__EXERCISE DIRECTIONS__: From the first line to the last, copy the material exactly and leave the pictures out.

__DATASET CONTENT__:

Segment Open

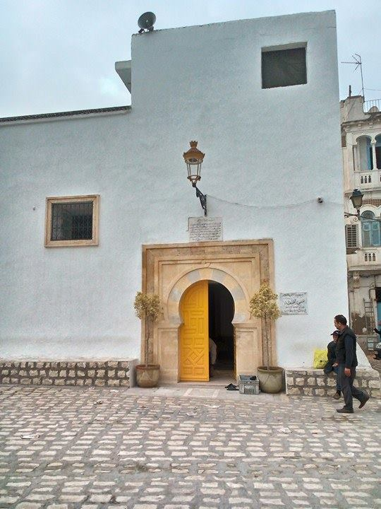 La médina de Tunis مدينة تونس العتيقة
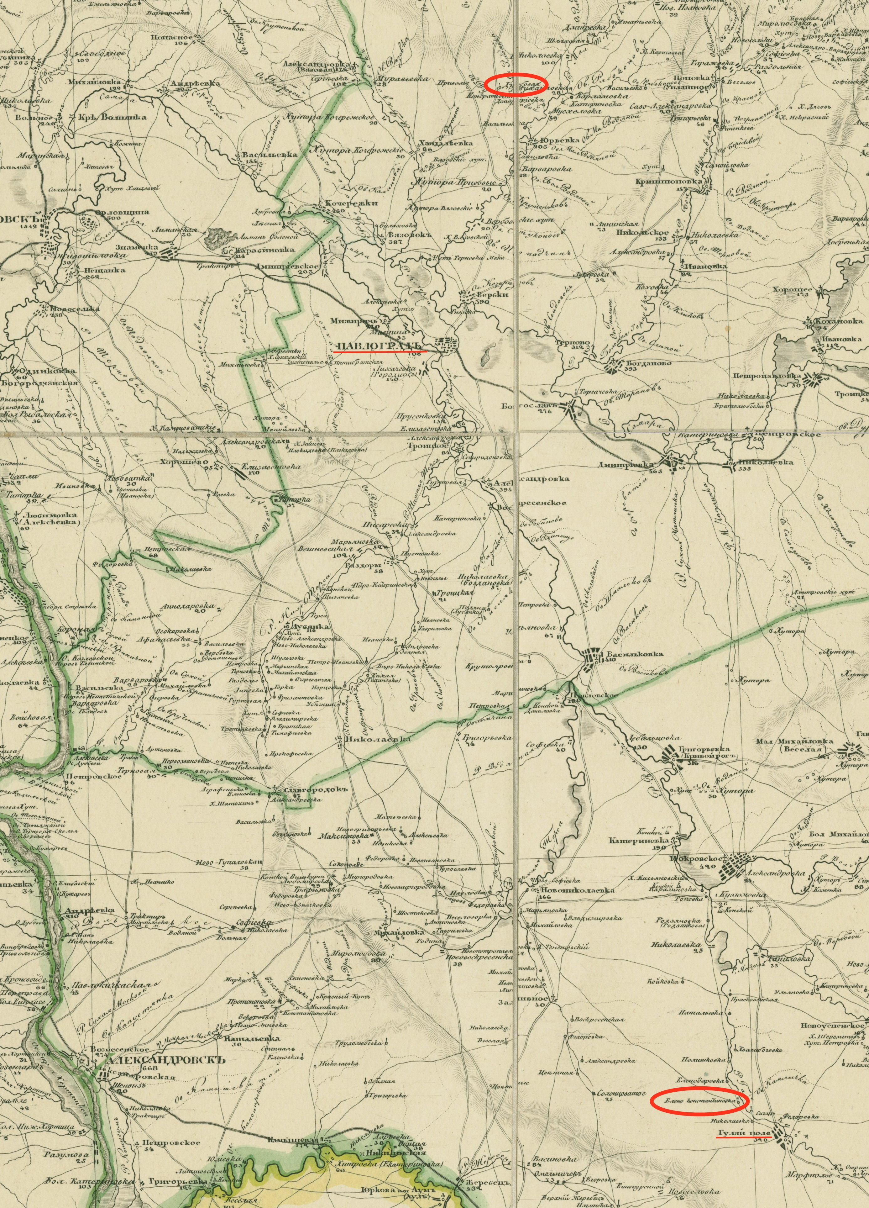 населені пункти, в яких є коріння родини Михненків-Махно
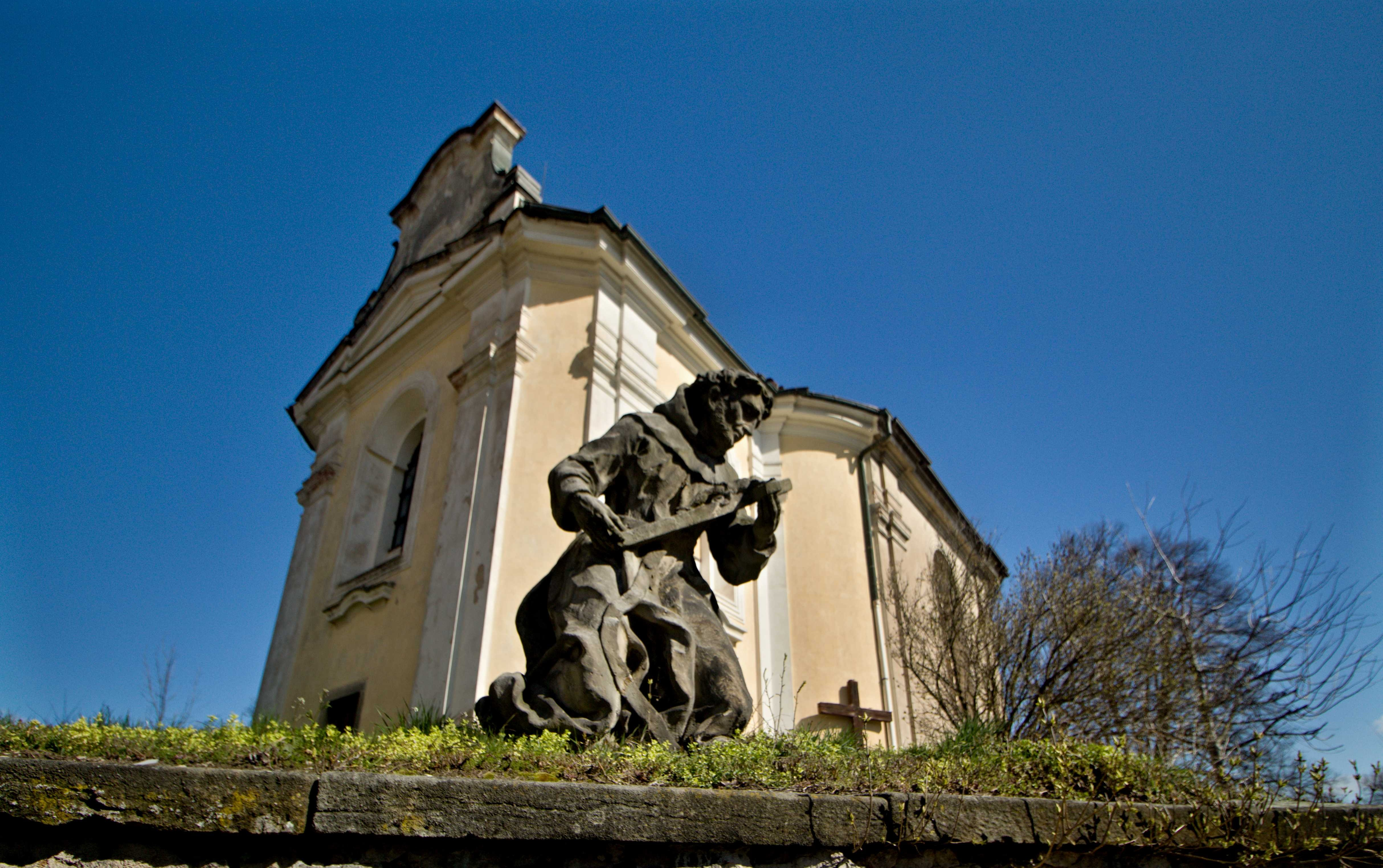 Kostomlaty nad Labem, okres Nymburk

Segment Closed

__FINISHED EXERCISE__:
 La médina de Tunis مدينة تونس العتيقة
 населені пункти, в яких є коріння родини Михненків-Махно
 Kostomlaty nad Labem, okres Nymburk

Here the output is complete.